◆ Exercise brief
What you return must match the listing below line for line, minus its pictures.

◆ Data excerpt
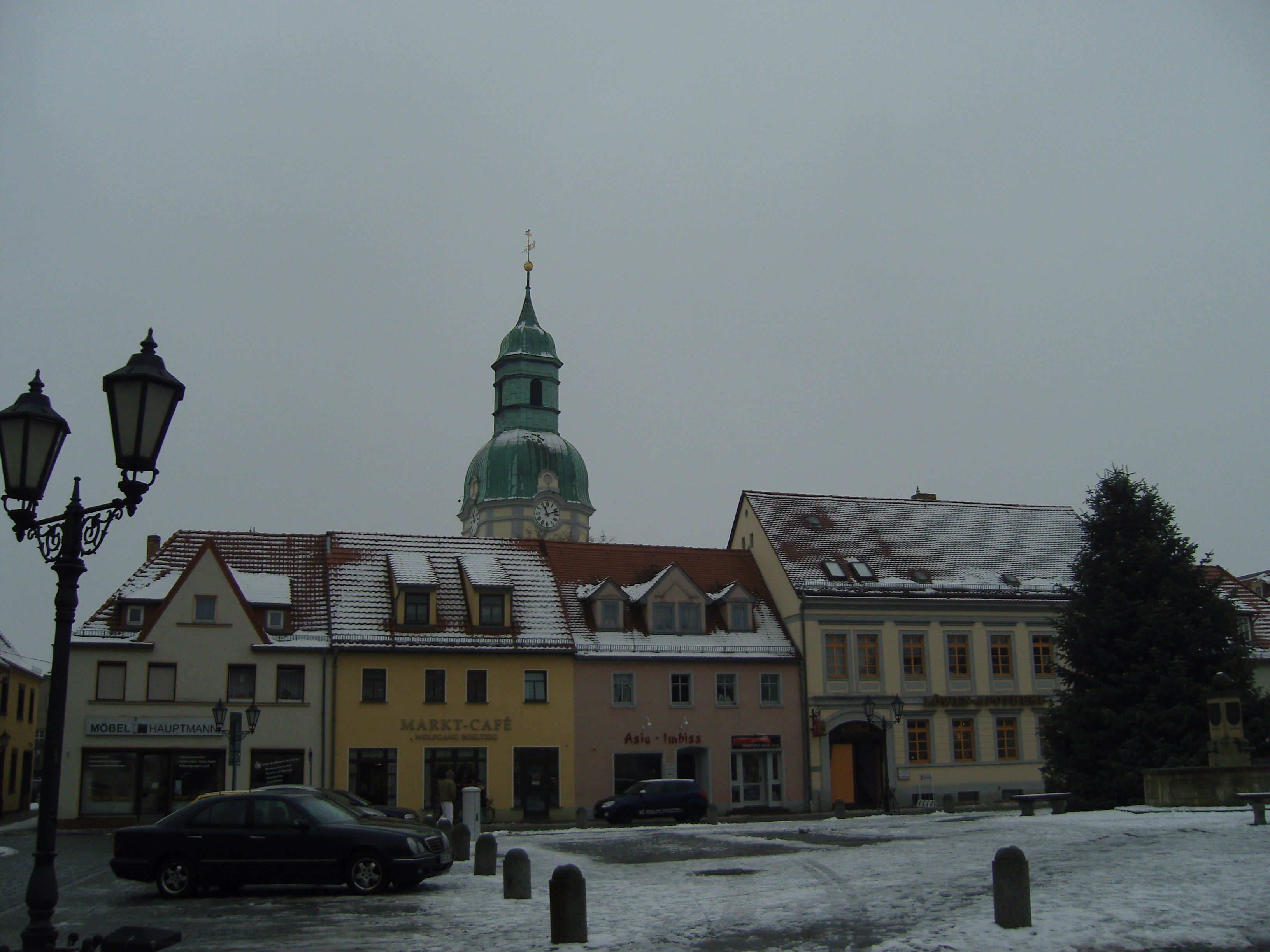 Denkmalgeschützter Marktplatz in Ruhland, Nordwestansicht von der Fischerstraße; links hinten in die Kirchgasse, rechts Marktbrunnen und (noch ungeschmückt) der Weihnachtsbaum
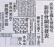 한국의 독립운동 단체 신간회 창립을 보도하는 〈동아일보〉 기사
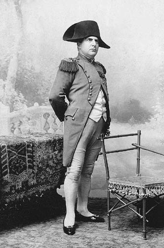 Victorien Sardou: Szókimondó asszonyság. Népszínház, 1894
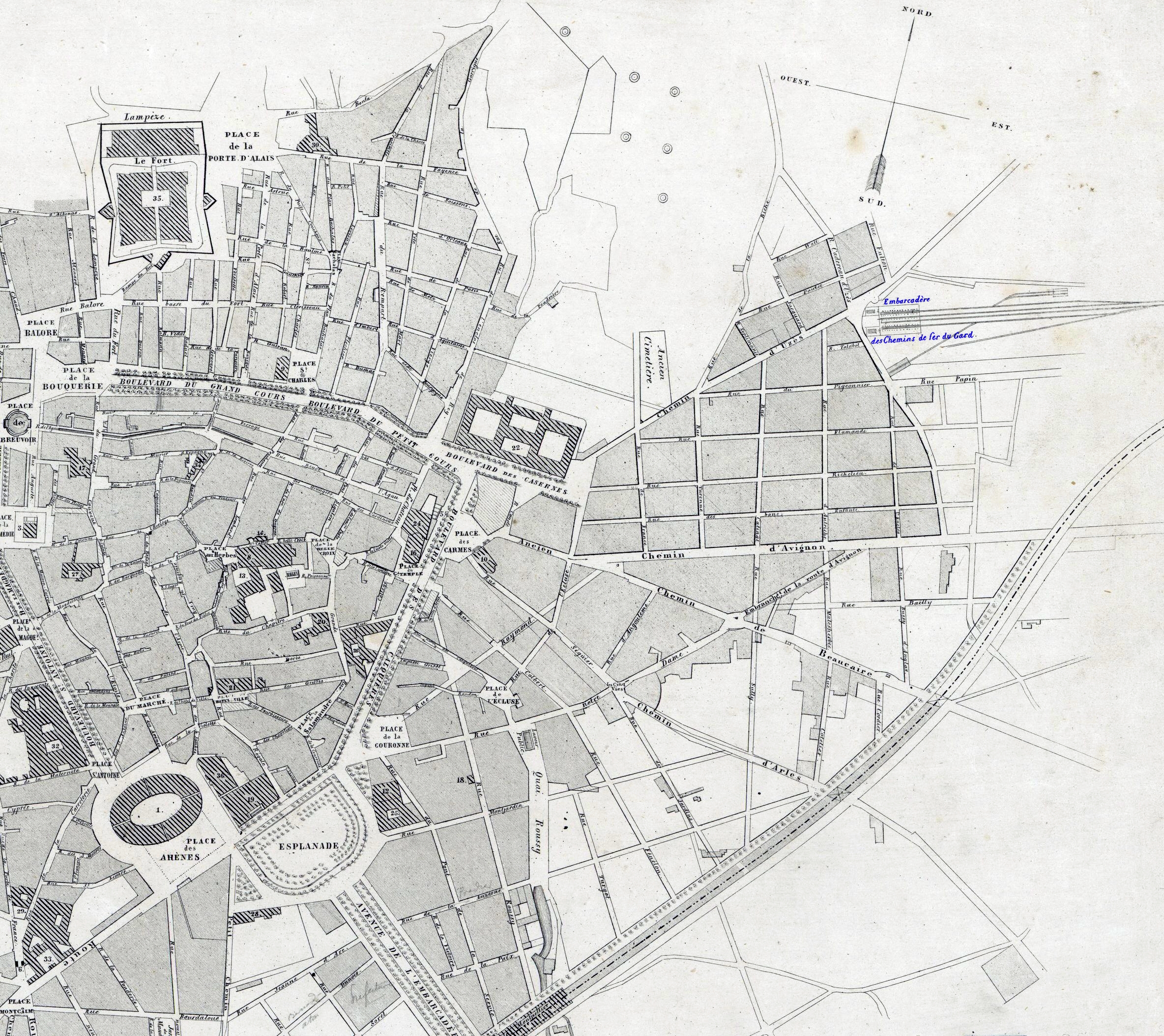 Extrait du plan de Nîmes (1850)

◆ Completed task
 Denkmalgeschützter Marktplatz in Ruhland, Nordwestansicht von der Fischerstraße; links hinten in die Kirchgasse, rechts Marktbrunnen und (noch ungeschmückt) der Weihnachtsbaum
 한국의 독립운동 단체 신간회 창립을 보도하는 〈동아일보〉 기사
 Victorien Sardou: Szókimondó asszonyság. Népszínház, 1894
 Extrait du plan de Nîmes (1850)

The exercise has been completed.